[Exercise directions] Please repeat the entire listing verbatim and keep the pictures out.

[The data — start]

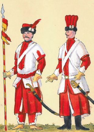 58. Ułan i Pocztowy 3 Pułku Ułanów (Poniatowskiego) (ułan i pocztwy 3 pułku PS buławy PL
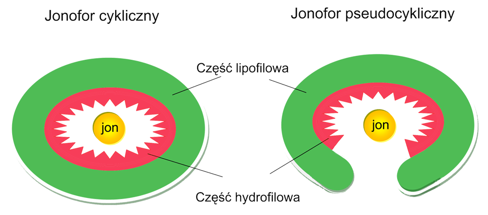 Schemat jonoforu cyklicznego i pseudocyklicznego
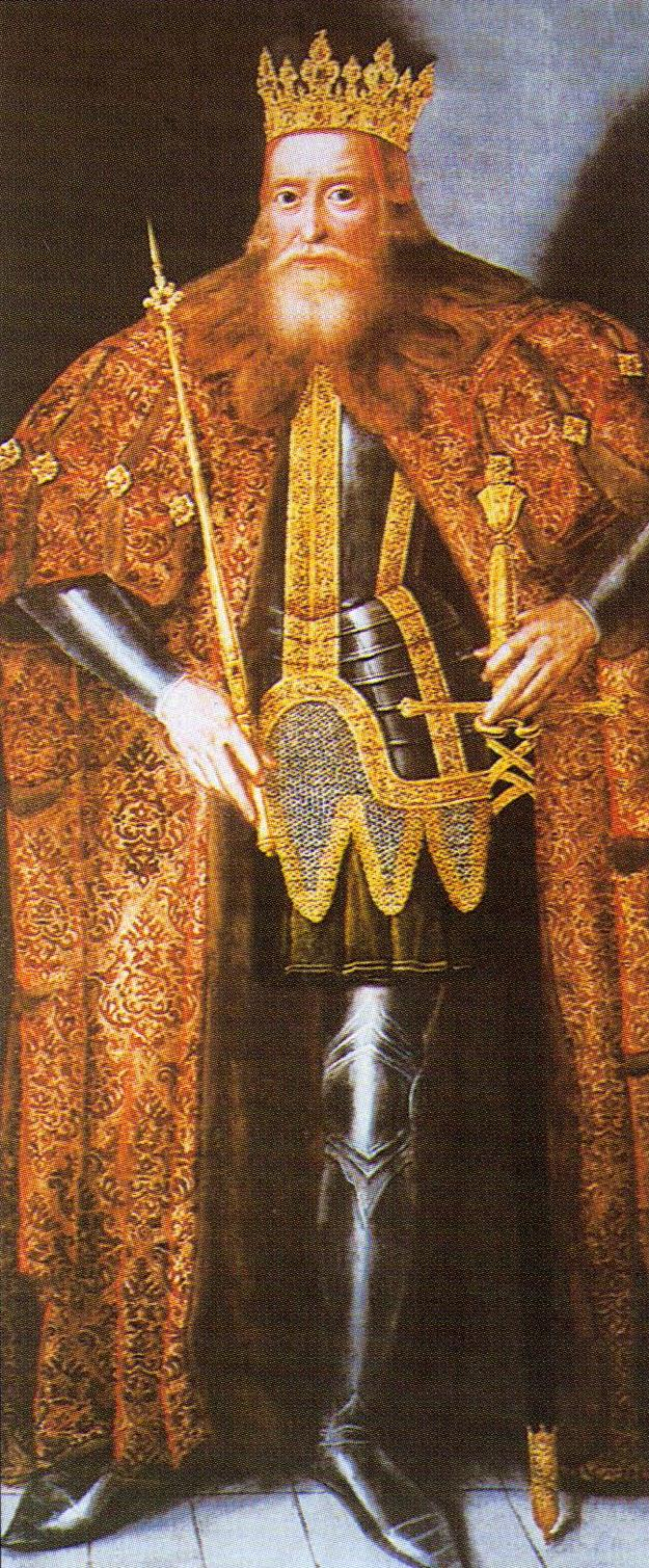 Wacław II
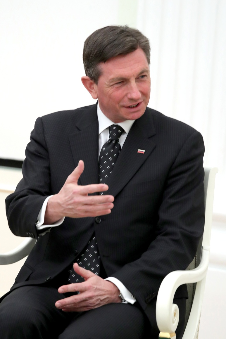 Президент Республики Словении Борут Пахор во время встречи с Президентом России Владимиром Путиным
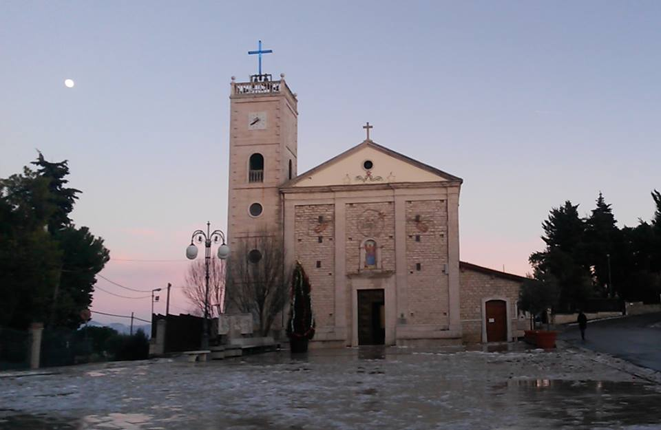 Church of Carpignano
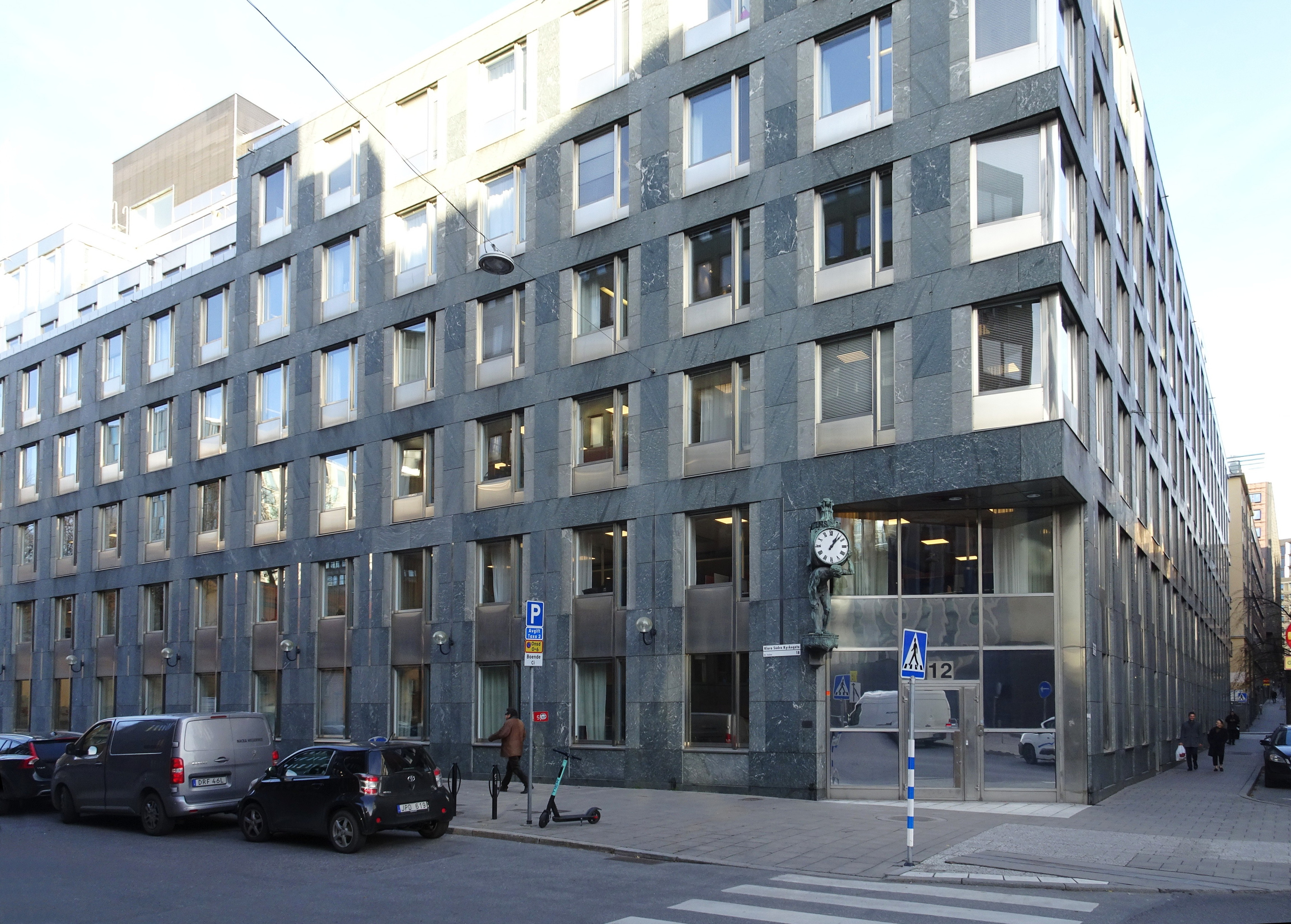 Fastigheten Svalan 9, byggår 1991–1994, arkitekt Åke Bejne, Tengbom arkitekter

[The data — finish]

[Result]
 58. Ułan i Pocztowy 3 Pułku Ułanów (Poniatowskiego) (ułan i pocztwy 3 pułku PS buławy PL
 Schemat jonoforu cyklicznego i pseudocyklicznego
 Wacław II
 Президент Республики Словении Борут Пахор во время встречи с Президентом России Владимиром Путиным
 Church of Carpignano
 Fastigheten Svalan 9, byggår 1991–1994, arkitekt Åke Bejne, Tengbom arkitekter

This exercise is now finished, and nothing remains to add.